Would it be possible to write out each entry below exactly, without the pictures?

----- Information provided

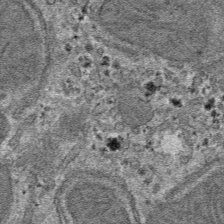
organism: Mouse
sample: Mouse hepatocytes
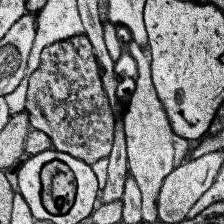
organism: Human
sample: Temporal Lobe
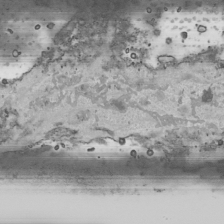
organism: Human
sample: Mitochondria in HCT116 cells
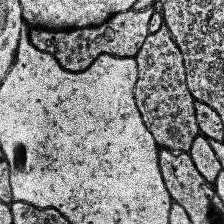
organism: Human
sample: Temporal Lobe
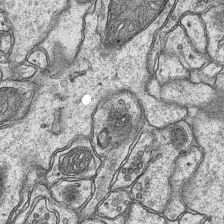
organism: Mouse
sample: CA1 Hippocampus
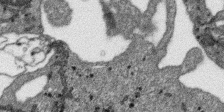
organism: Human
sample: Lung epithelial cells infected with SARS-CoV-2
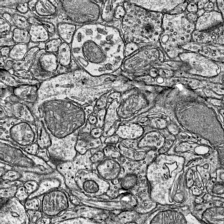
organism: Mouse
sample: Visual Cortex
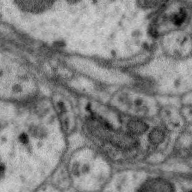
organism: Zebra finch
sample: Brain
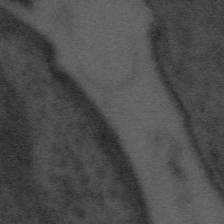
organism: Tuwongella immobilis
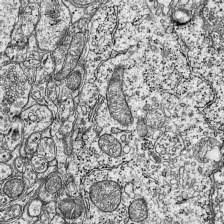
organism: Mouse
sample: Visual Cortex
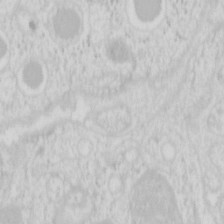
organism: Mouse
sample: Pancreas
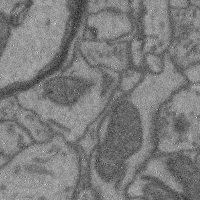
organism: Mouse
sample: Cerebral cortex
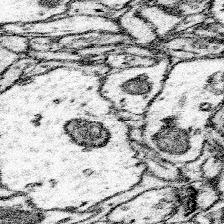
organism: Mouse
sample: Somatosensory cortex neuropil
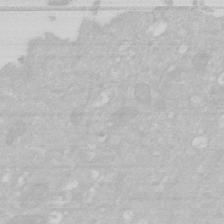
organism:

----------

> [Answer to this problem]:
organism: Mouse
sample: Mouse hepatocytes
organism: Human
sample: Temporal Lobe
organism: Human
sample: Mitochondria in HCT116 cells
organism: Human
sample: Temporal Lobe
organism: Mouse
sample: CA1 Hippocampus
organism: Human
sample: Lung epithelial cells infected with SARS-CoV-2
organism: Mouse
sample: Visual Cortex
organism: Zebra finch
sample: Brain
organism: Tuwongella immobilis
organism: Mouse
sample: Visual Cortex
organism: Mouse
sample: Pancreas
organism: Mouse
sample: Cerebral cortex
organism: Mouse
sample: Somatosensory cortex neuropil
organism:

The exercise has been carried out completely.